Nos anos 2000, poucas bandas embalavam mais as gargantas emo do mundo do que o The Used. Tanto tempo depois, os americanos de Utah estão entre os poucos que continuam firmes e na ativa, e voltaram em 2020 com mais uma obra através do disco Heartwork.

O álbum marca o retorno de John Feldmann (Goldfinger) à produção e o resultado é visível. Soando mais natural e orgânica do que nunca, a banda transmite ao público a energia de ter encontrado um velho amigo em um período diferente da vida — e assim surgem canções como a excelente “Paradise Lost, a poem by John Milton” que soam justamente como a perfeita mistura entre o velho e o novo da banda.

O caloroso reencontro não é exclusividade de Feldmann, já que o disco vem recheado de participações especiais. Mark Hoppus Travis Barker do blink-182 participam respectivamente na radiofônica “The Lighthouse” e na pop punk “Obvious Blasé”, enquanto Jason Aalon Butler (letlive., FEVER 333) e Caleb Shomo (Beartooth) trazem um tom mais agressivo às excelentes “Blow Me”, primeiro single do disco, e “The Lottery”.

Olhando para os quase 20 anos de carreira e, claro, para o futuro em um mundo sem quarentena onde shows insanos possam voltar a acontecer, Bert McCracken nos atendeu por chamada de vídeo para uma conversa sensacional passando por diversos períodos e, em especial, o processo de composição de Heartwork.

Entrevista com Bert McCracken (The Used)

TMDQA!: Oi, Bert!
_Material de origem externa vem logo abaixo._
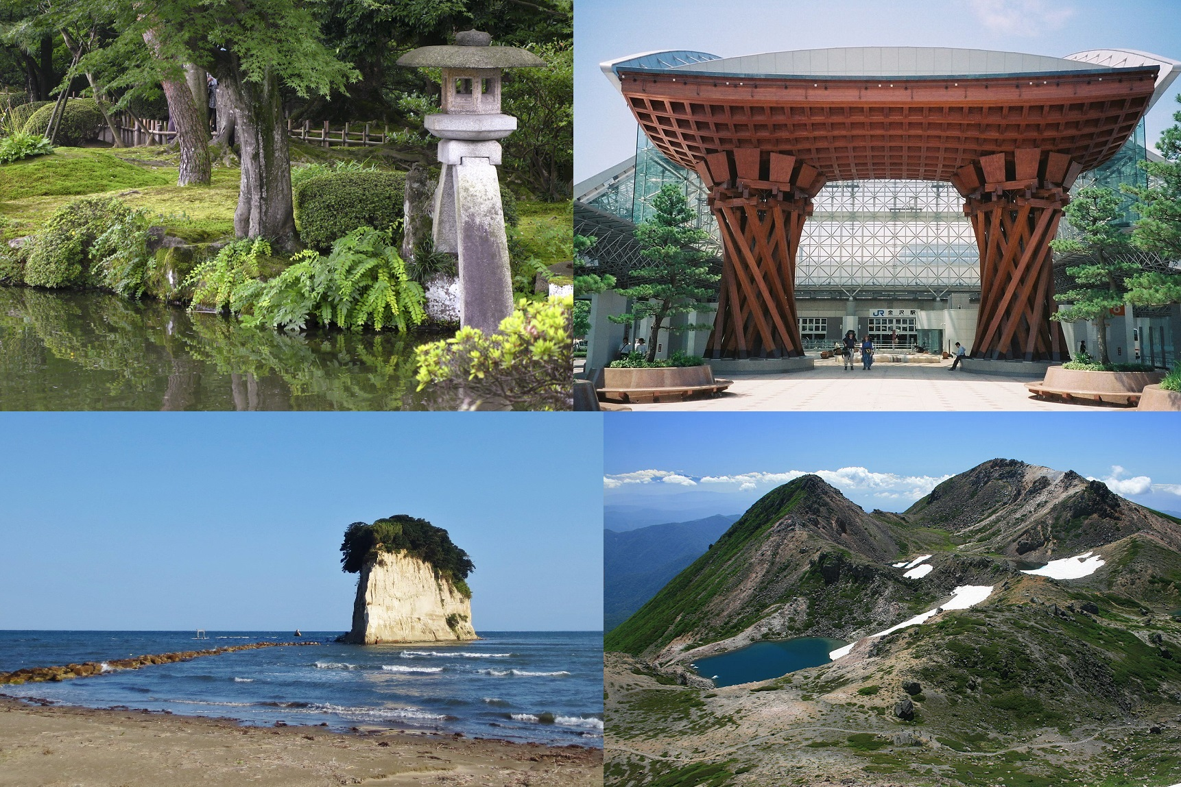 石川県・モンタージュ画像

É um prazer enorme estar conversando com você. Sou fã do The Used há tempos e fiquei muito impactado pelo single “Blow Me” por ser uma canção tão agressiva com a presença do Jason, que é incrível. Mas também fiquei muito surpreso com o quanto o álbum é diferente dessa faixa, e queria saber como foi pra vocês fazer um disco tão diverso, com tantas direções. É uma forma de manter as coisas interessantes depois de quase 20 anos?

Bert McCracken: Eu acho que mais do que qualquer outra coisa a gente só queria capturar as influências de todo mundo desde que éramos adolescentes. Então temos tudo, desde o breakdown do hardcore até synthpop dos anos 80, vários extremos em todas as direções. Então, sabe, o nosso maior objetivo foi fazer música que capturasse a essência do momento em que nos apaixonamos pela música, o que pra maioria de nós foi ali na adolescência. Pra mim foi um pouco mais cedo, eu lembro de comprar o Thriller, do Michael Jackson, junto com uns outros 5 discos Pop da época quando eu tinha uns 7 ou 8 anos. Então tem sido uma longa jornada tentando cavar e encontrar de onde nós viemos musicalmente e, sabe, estamos todos no melhor lugar que já estivemos fisicamente, mentalmente e emocionalmente, então eu acho que esse disco foi o mais divertido de fazer e ele soa assim.

É surpreendente também descobrir que quando você está em um lugar bom mentalmente, você consegue ficar mais confortável quando está falando das partes mais agressivas, mais sombrias. Acho que eu tive uma visão mais clara quando tentei recriar esses momentos estando em um lugar mental melhor ao invés de devastado como antes.

TMDQA!: Qual a importância desse amadurecimento, desse lugar mental melhor, no resultado do álbum?

Bert: Eu acho que nesse ponto da nossa carreira a gente está em um lugar mais confortável, em relação à nossa capacidade de escrever música e aos nossos níveis de confiança, sabe? E um pouco de orgulho e arrogância também. [risos] Eu não acho que a gente é a melhor banda do mundo, não há uma atitude de achar que somos maiores do que somos, mas a gente entende o nosso tamanho, sabe? Estamos muito orgulhosos desses últimos 20 anos, e a gente não deixa nada passar batido. Muitas bandas muito, muito boas já se foram, e o fato de ainda estarmos aqui sendo parte da música é algo muito especial pra nós. Realmente especial pra nós.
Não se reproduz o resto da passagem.